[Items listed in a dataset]
▶
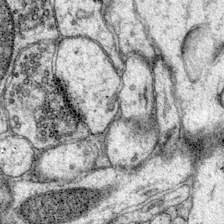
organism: Mouse
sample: Primary visual cortex
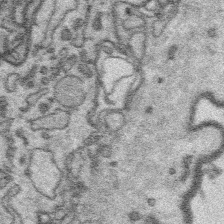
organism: Platynereis dumerilii
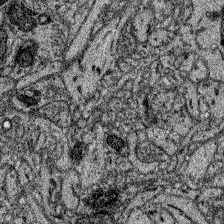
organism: Zebrafish
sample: Larval olfactory bulb
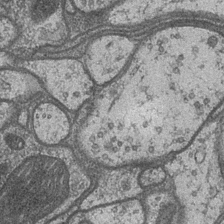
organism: Drosophila
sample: Optic medulla
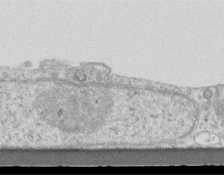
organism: Mouse
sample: Centriole in ependymal cells
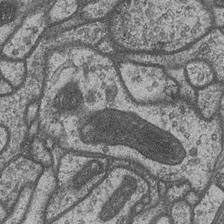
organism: Drosophila
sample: Optic medulla
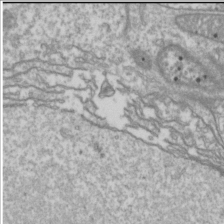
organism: Drosophila
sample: Cell division; meiosis; drosophila spermatocytes
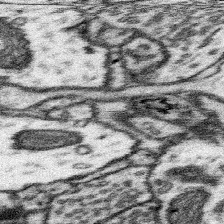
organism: Mouse
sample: Somatosensory cortex neuropil
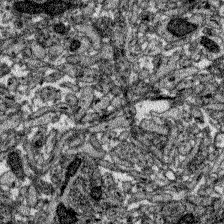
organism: Zebrafish
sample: Larval olfactory bulb
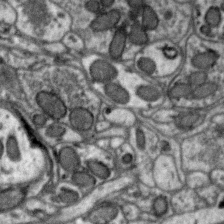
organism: Zebra finch
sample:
◀
- WORK REQUIRED
When you copy the data, keep every line exact and leave out each picture.

- RESULT BELOW
organism: Mouse
sample: Primary visual cortex
organism: Platynereis dumerilii
organism: Zebrafish
sample: Larval olfactory bulb
organism: Drosophila
sample: Optic medulla
organism: Mouse
sample: Centriole in ependymal cells
organism: Drosophila
sample: Optic medulla
organism: Drosophila
sample: Cell division; meiosis; drosophila spermatocytes
organism: Mouse
sample: Somatosensory cortex neuropil
organism: Zebrafish
sample: Larval olfactory bulb
organism: Zebra finch
sample:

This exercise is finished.